I'm putting together a combo of the brightest hand held LED and brightest LED Headlamp I can find. Currently I use the home depot "husky" brand LED lights which are pretty bright and my LED headlamp is also very bright, but again, I'm looking to step up into the big leagues now,

Any help our be greatly appreciated.

Thanks!


----------



## carrot (Sep 25, 2011)

Right now the most powerful headlamp I can think of is the Petzl Ultra. 

What are you looking to use it for?


----------



## robostudent5000 (Sep 25, 2011)

do you have a target budget, because if your budget is high enough and you're just looking for the brightest headlamp the sky is pretty much the limit. 
for under $1,000 you can get a Lupine Betty X Pro (2,600 lumens). 
for under $100 you can get a Spark ST6-500CW (500 lumens) or you can wait a few weeks and get the Zebralight H600 (750 lumens). 
for under $60 you can get a Fenix HP11 (277 lumens). 
for under $35 you can get a Fenix HL21 (90 lumens). 

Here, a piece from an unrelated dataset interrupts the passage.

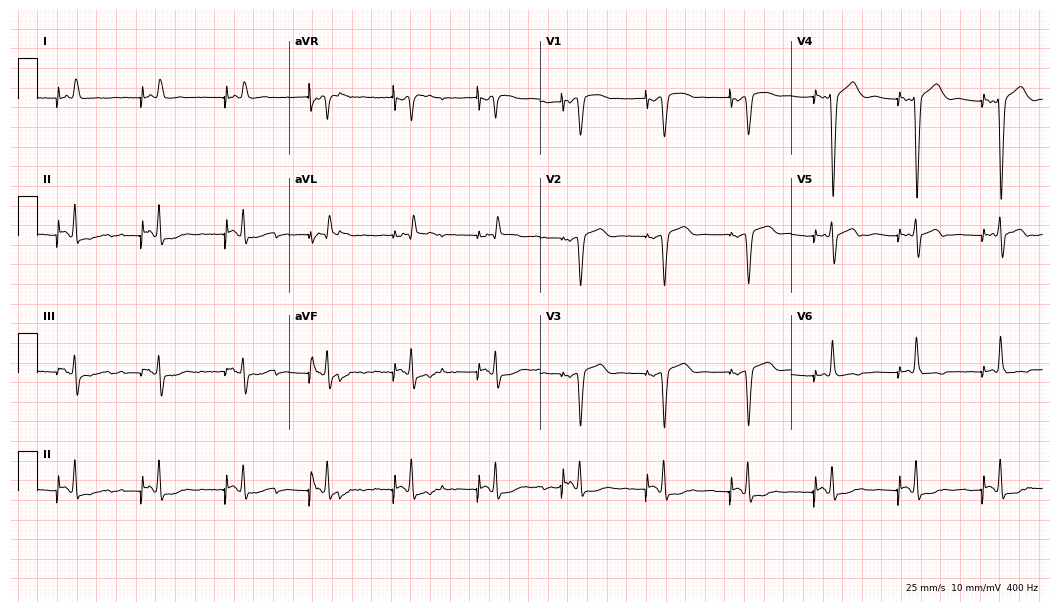
Electrocardiogram, a 71-year-old male patient. Of the six screened findings (first-degree AV block, right bundle branch block, left bundle branch block, sinus bradycardia, atrial fibrillation, sinus tachycardia), none is recorded. Findings outside these six are not listed.

but IMO, once a lamp can go over 40 lumens, which most headlamps can these days, and unless you're doing a high speed activity, brightness isn't that important and all the other aspects of a headlamp matter a lot more. i would suggest going through the questions on Bolster's "To Consider Before You Purchase a Headlamp" thread and figure out what your needs are.


----------



## Mathiashogevold (Sep 25, 2011)

Lupine Betty X Pro! 2600 lumen! Quite compact too.


----------



## Blue72 (Sep 25, 2011)

The mountain bike community has tons of superbright head/helmet lamps that are ultrabright. For technical single track trails 300-600 lumens are the minimum required with many wanting at least 1000 or more lumens. I would check those out if you are looking for bright. Lupine as mentioned before makes nice one's. Some others are jetlite,exposure,light and motion,trail led, and niterider


----------



## Gregozedobe (Sep 25, 2011)

Define "Brightest" ie are you interested in *Flood* (look at lumens and beam pattern) or *Throw* (just look at Lux) ? They are quite different. 

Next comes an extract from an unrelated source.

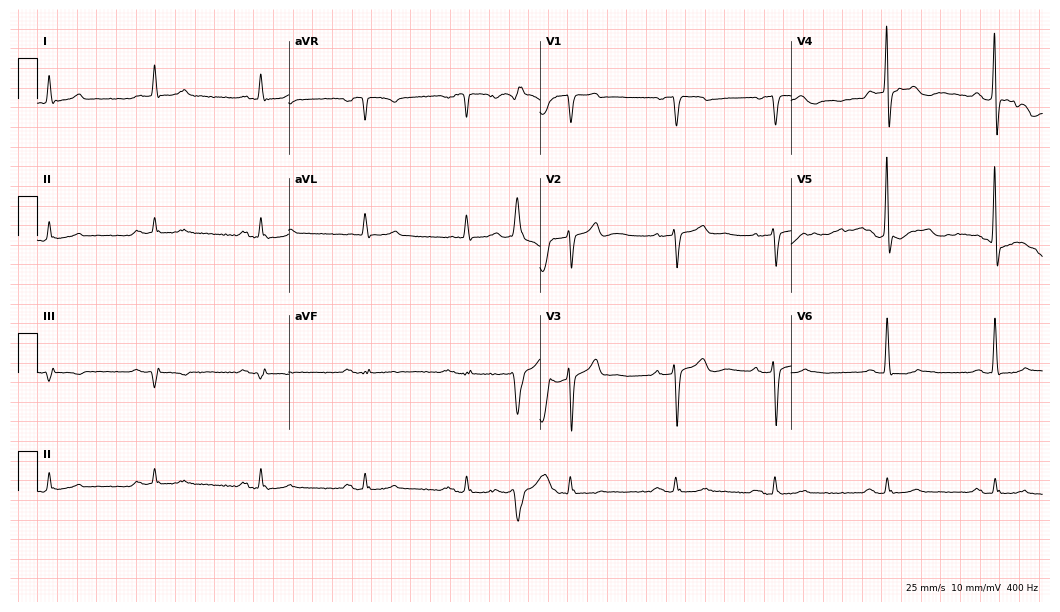
ECG (10.2-second recording at 400 Hz) — a male patient, 79 years old. Screened for six findings — first-degree AV block, right bundle branch block (RBBB), left bundle branch block (LBBB), sinus bradycardia, atrial fibrillation (AF), sinus tachycardia — none is recorded. Other findings, if any, are not listed.

There are a few custom makers of headlamps around, so depending on exactly what you want (and how much you are prepared to pay) then you should be able to find something that suits your (realistic) preferences.


----------



## j3n5 (Sep 27, 2011)

LedX Cobra II is a popular Swedish headlamp that many orienteerers says beats Lupine Betty X.

http://en.ledx.se/comparison-of-headlamps/


----------